Alla luce della fine delle operazioni belliche in grande stile in Iraq è necessario tracciare alcune considerazioni sulla guerra appena finita e sullo stato delle relazioni internazionali, allo scopo di iniziare a ragionare sulle possibilità concrete di un'azione politica e sociale tesa al sovvertimento delle attuali classi dominanti.

UNA STRANA GUERRA

La guerra in Iraq è stata in modo evidente una farsa, non per i disgraziati che hanno lasciato la pelle sotto il fuoco angloamericano e sotto le bombe degli alleati, ma per le classi dominanti americana ed irachena. In un recente articolo lo storico militare Paul Keegan segnalava come mai nessun esercito avesse compiuto tanti errori in una campagna come quello iracheno nel corso di questa guerra. Le truppe d'élite sono state ammassate attorno Baghdad e Tikrit, mentre Bassora e il sud del paese sono state affidate a divisioni di secondo piano, armate in modo approssimativo (non avevano nemmeno quei visori notturni che in occidente vengono venduti dalle riviste specializzate a non più di 140 euro) e dotate solamente di una certa animosità nel combattimento. Inoltre queste stesse truppe sono state ammassate nelle città come Bassora rendendone certo un po' più difficile la presa ma spalancando vere e proprie autostrade all'avanzata via terra delle truppe alleate. Le molte paure (o speranze) alimentate dagli stessi americani prima della guerra si sono rivelate infondate: non c'è quasi stata guerriglia nelle città, fatti salvi i casi di Mosul e Kirkuk dove la consegna delle due città ai peshmerga curdi ha acceso un meccanismo di vendette e risoluzioni di antichi conti probabilmente lungo da far cessare; i pozzi di petrolio non sono stati fatti saltare e l'unica catastrofe ecologica che si palesa è quella causata dalle bombe ad uranio impoverito lanciate a piene mani dalla RAF e dall'aeronautica americana.

Infine stiamo assistendo alla patetica sceneggiata dell'autoconsegna alle truppe americane della maggior parte del quadro dirigente del regime di Saddam; escludendo che tutti costoro siano improvvisamente diventati stupidi, se ne desume che il viaggio di Tareq Aziz a Roma sia servito a ben altro che a far visita al papa, ma sia piuttosto stato il momento in cui il numero due iracheno ha trattato la resa del regime con gli angloamericani. È del tutto chiaro che la stessa fuga di Saddam sia stata preparata dagli americani con la complicità di qualche servizio segreto nominalmente nemico come quello russo o quello cinese.

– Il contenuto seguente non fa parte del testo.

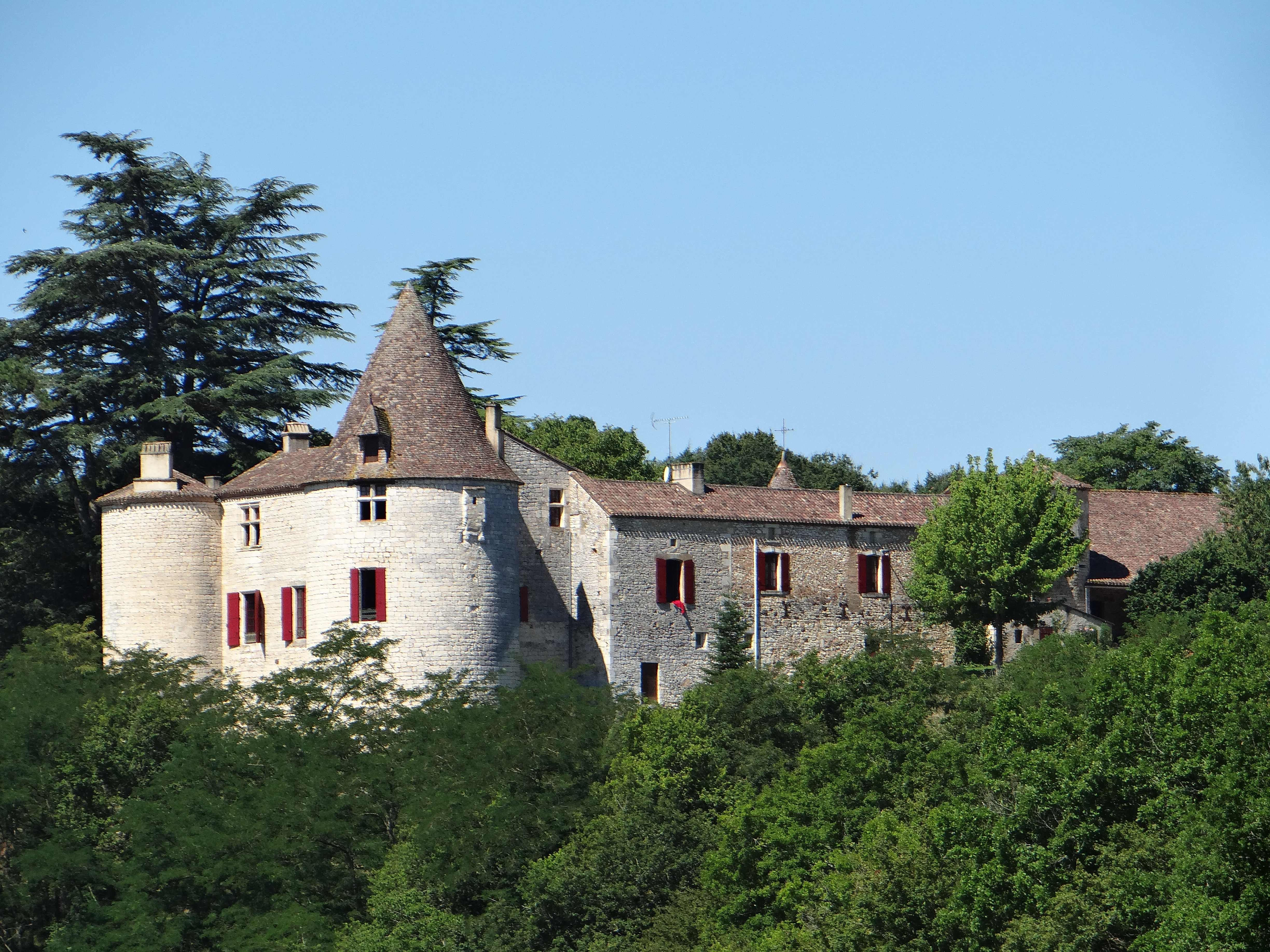 Gaugeac - Château de Saint-Germain

La conclusione di questa prima considerazione è la virtualità delle guerre che la potenza imperiale americana sta svolgendo nell'ultimo decennio. Virtualità che non riguarda certo gli effetti subiti dalla popolazione civile ma quelli riguardanti leadership terzomondiste tanto autoritarie e feroci con la propria popolazione, quanto pavide e vigliacche nei confronti del nemico occidentale. Saddam ha approfittato della situazione per ritagliarsi il ruolo del "nuovo Saladino", feroce nemico dei crociati e difensore delle masse islamiche. In realtà, mentre dichiarava la sua risolutezza al mondo arabo-islamico, trattava sottobanco la sua sopravvivenza con il nemico giurato, garantendosi probabilmente una pensione dorata in qualche luogo fuori mano.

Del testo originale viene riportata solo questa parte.